Чудовищно жаль, что проект этот остался нереализованным – я даже не берусь представить себе курёхинскую оперу на сцене Большого… Остается надеяться, правда, что ему хватило бы усидчивости написать не только целую оперу, а целых три оперы. Упрямая память подбрасывает воспоминание о неудачном опыте со струнным квартетом для Kronos…

Впрочем, восстанавливая сейчас череду событий, поражаешься безумной работоспособности Курёхина – проекты наслаивались один на другой. В том же октябре 1994 года, едва отойдя от премьеры соловьевских «Трех сестер» и своей очередной «Поп-Механики», Курёхин показал на Фестивале свободных искусств в «Балтийском доме» музыкальную драму «Колобок».

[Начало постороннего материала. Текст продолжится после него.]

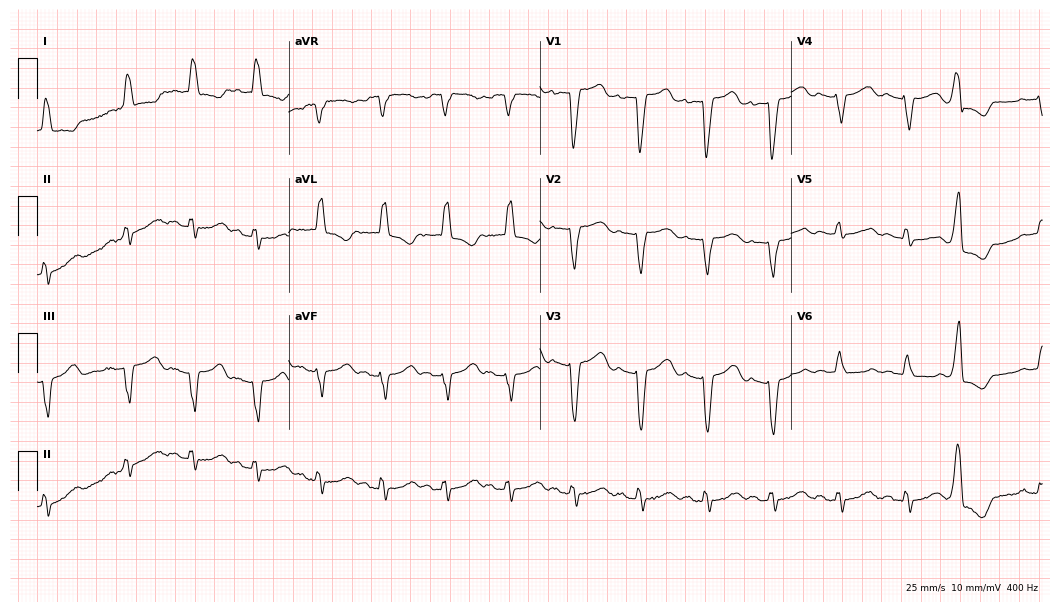
ECG — a 76-year-old woman. Screened for six findings — first-degree AV block, right bundle branch block (RBBB), left bundle branch block (LBBB), sinus bradycardia, atrial fibrillation (AF), sinus tachycardia — none is recorded.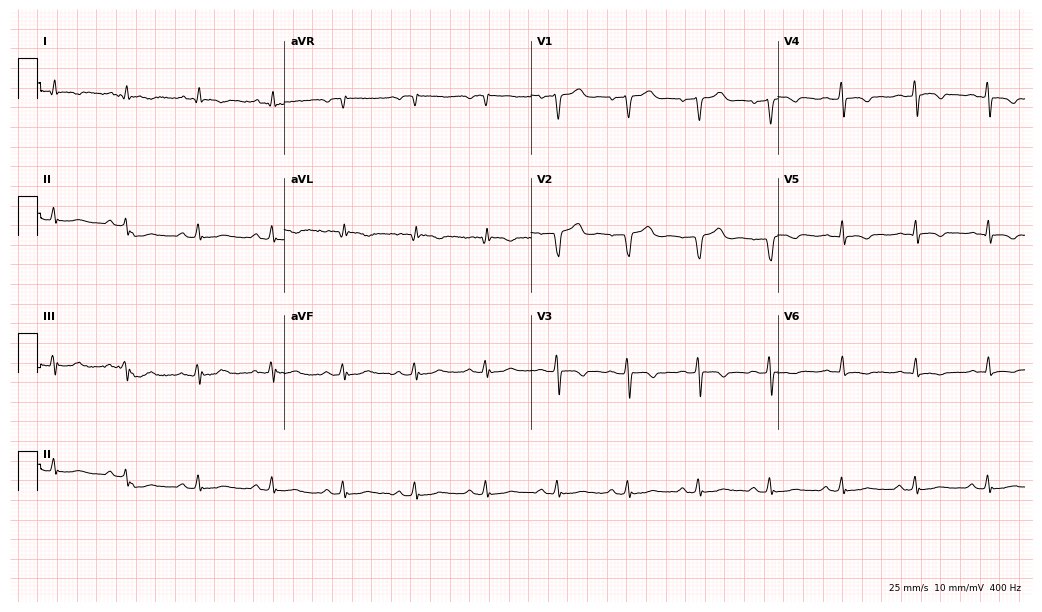
12-lead ECG from a man, 62 years old. Screened for six findings — first-degree AV block, right bundle branch block, left bundle branch block, sinus bradycardia, atrial fibrillation, sinus tachycardia — none is recorded.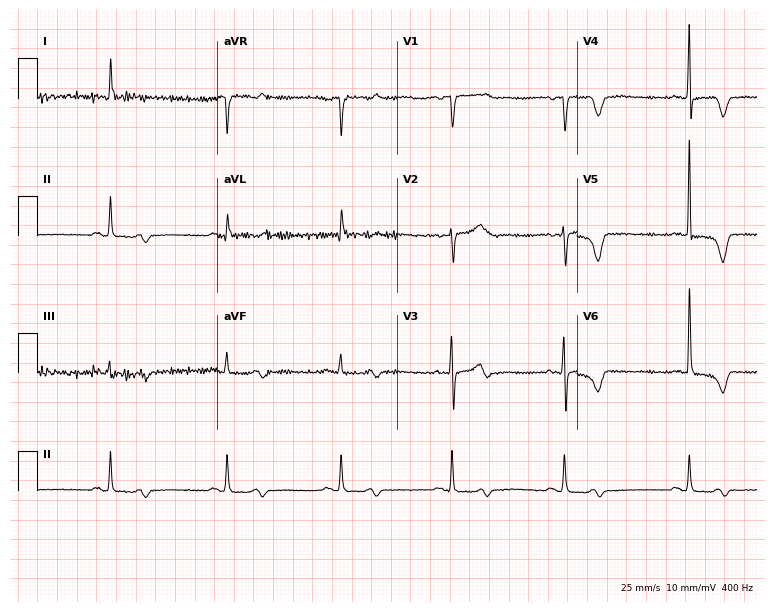
Standard 12-lead ECG recorded from a female patient, 78 years old. Read as a normal ECG.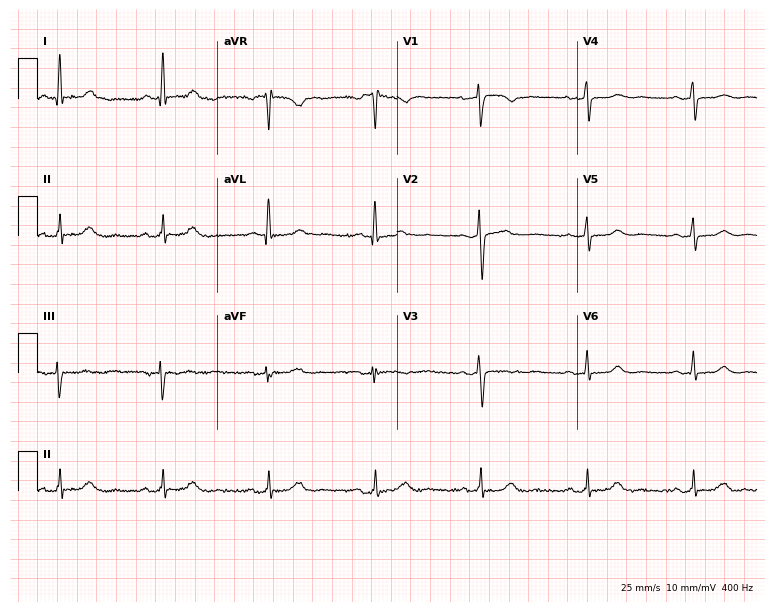
Resting 12-lead electrocardiogram. Patient: a 57-year-old female. Read as a normal ECG.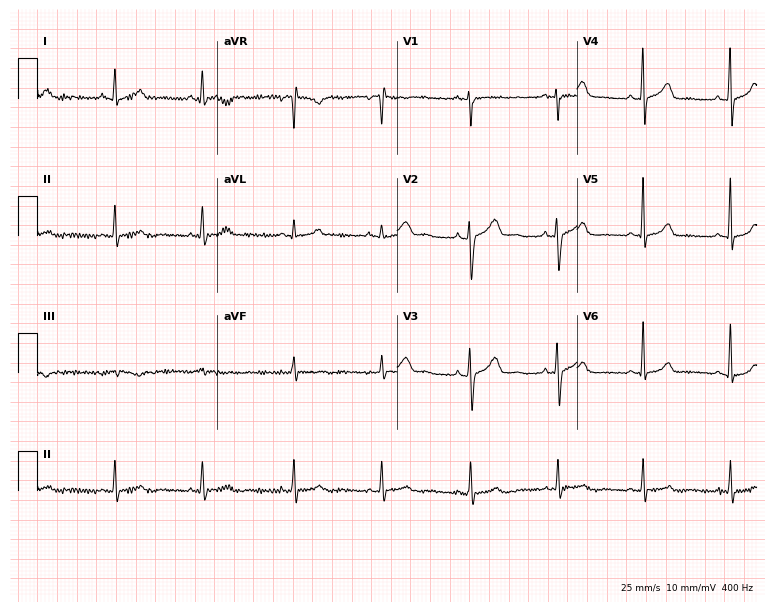
12-lead ECG from a woman, 29 years old. No first-degree AV block, right bundle branch block, left bundle branch block, sinus bradycardia, atrial fibrillation or sinus tachycardia recorded for this tracing. Other findings, if any, are not listed.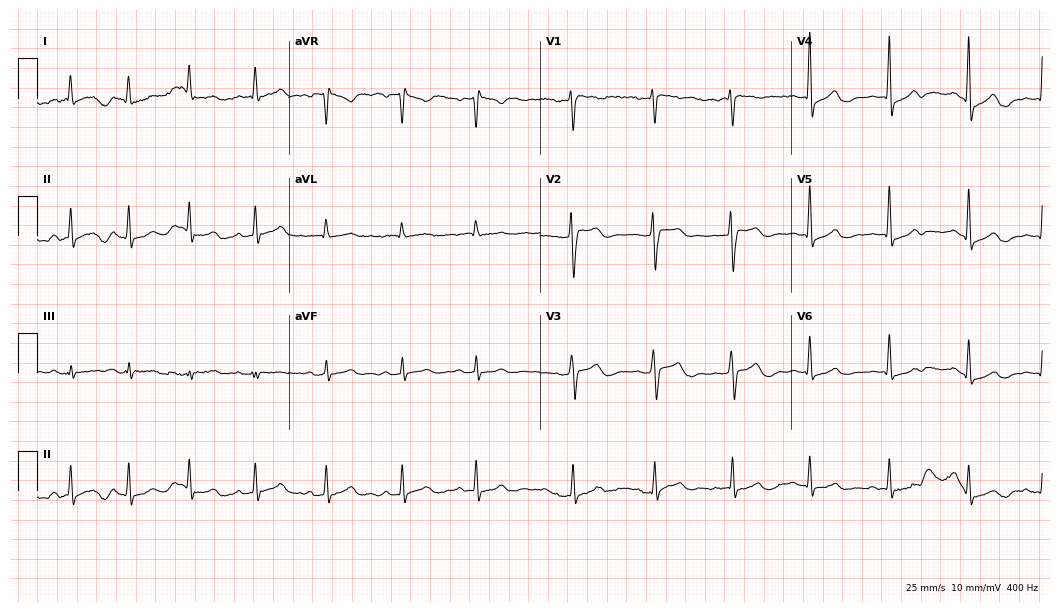
12-lead ECG from a 37-year-old female patient. Labelled as a normal ECG.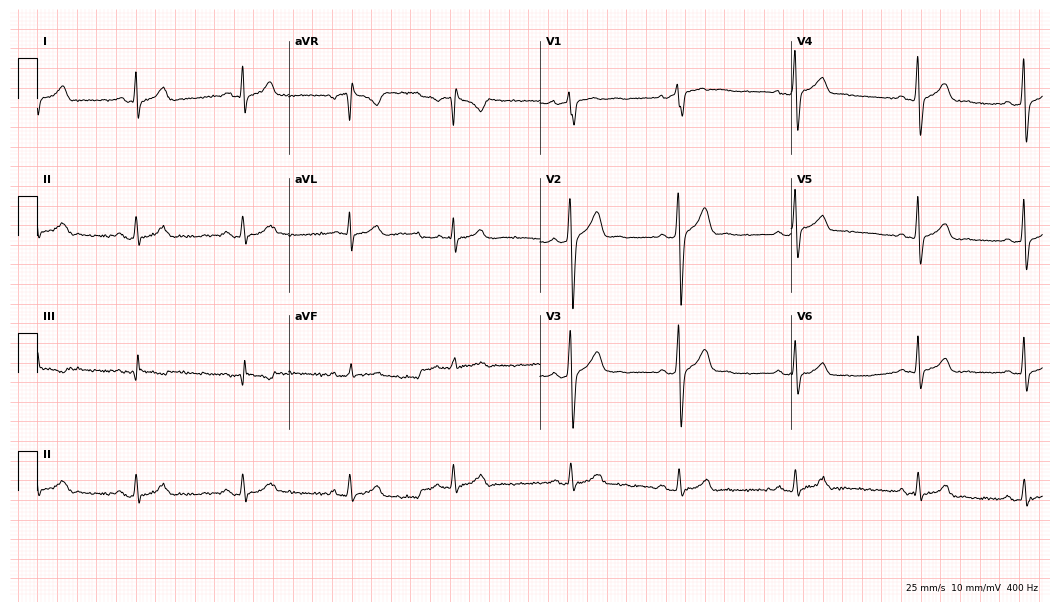
Standard 12-lead ECG recorded from a man, 34 years old (10.2-second recording at 400 Hz). Read as a normal ECG.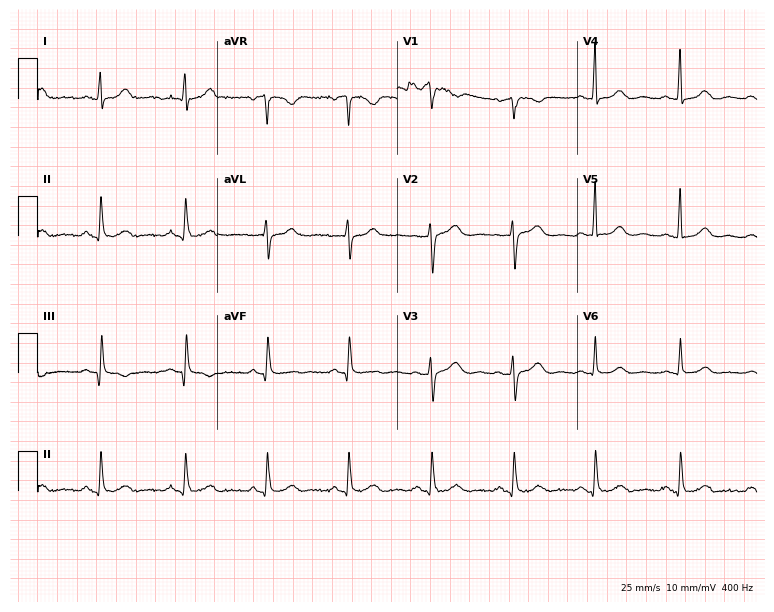
12-lead ECG from a 55-year-old female patient. Recorded interpretation: within normal limits.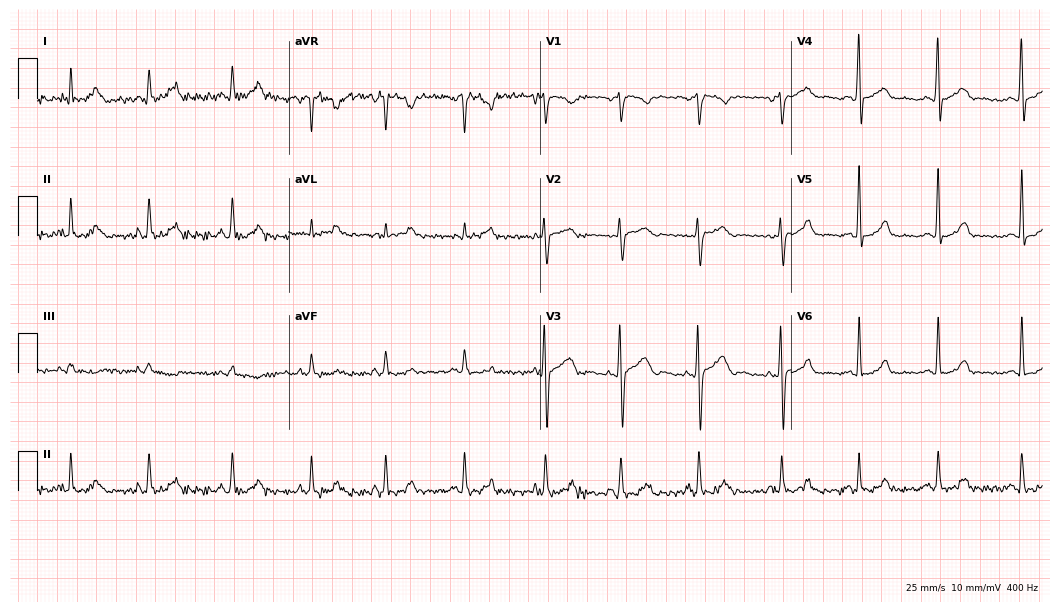
Standard 12-lead ECG recorded from a female, 31 years old. Read as a normal ECG.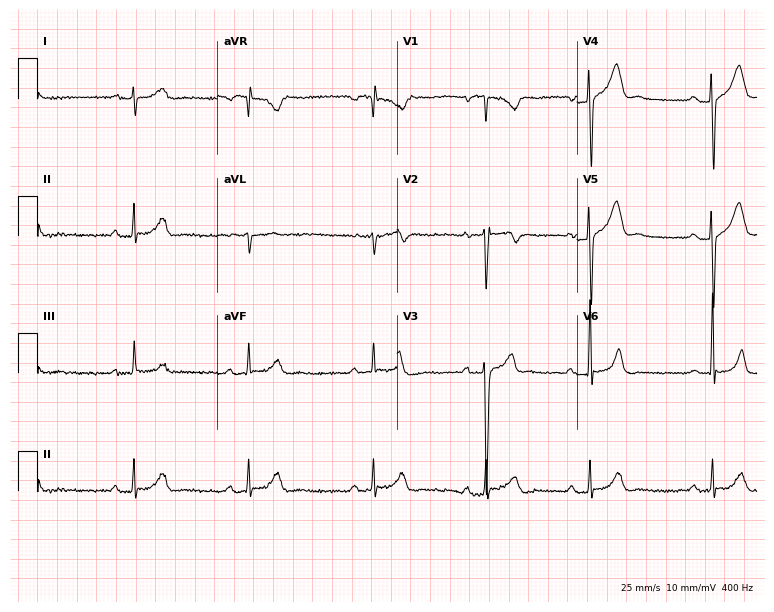
ECG (7.3-second recording at 400 Hz) — a man, 27 years old. Screened for six findings — first-degree AV block, right bundle branch block (RBBB), left bundle branch block (LBBB), sinus bradycardia, atrial fibrillation (AF), sinus tachycardia — none is recorded.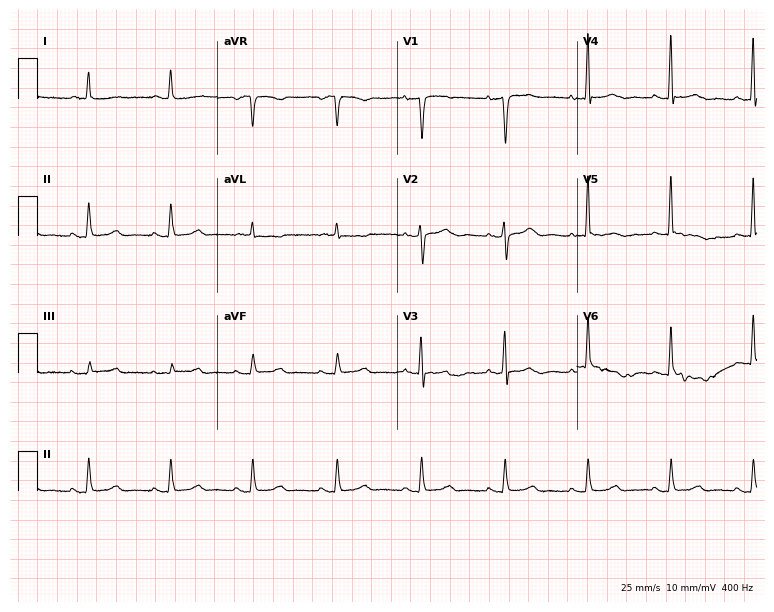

«Балтийский дом» в советские годы был Ленинградским государственным театром им. Ленинского комсомола – совершенно заурядным, даже отдаленно не способным приблизиться к творческим находкам и успеху своего московского тезки. Сменявшиеся один за другим главные режиссеры тщетно пытались вдохнуть в него жизнь до тех пор, пока в 1991 году, воспользовавшись внезапно обретенной свободой, директор театра Сергей Шуб не решился на радикальный шаг. Труппа была по сути дела распущена, а помещение – построенное в 1930-е конструктивистское здание на Петроградской стороне, в Александровском парке, рядом с легендарными корпусами мюзик-холла и планетария (где раньше размещался Народный дом), – было превращено в новую уникальную структуру: театр-фестиваль «Балтийский дом». Каждый апрель туда съезжались лучшие театры Северной Европы, и к некогда забытому очагу культуры стали выстраиваться километровые очереди. На одном из таких фестивалей, в компании весьма достойных коллег – «Дерева» Антона Адасинского[273] и Формального театра Андрея Могучего[274], – Курёхин и решил выступить в неиспробованных до сих пор ролях драматурга, театрального режиссера и театрального актера.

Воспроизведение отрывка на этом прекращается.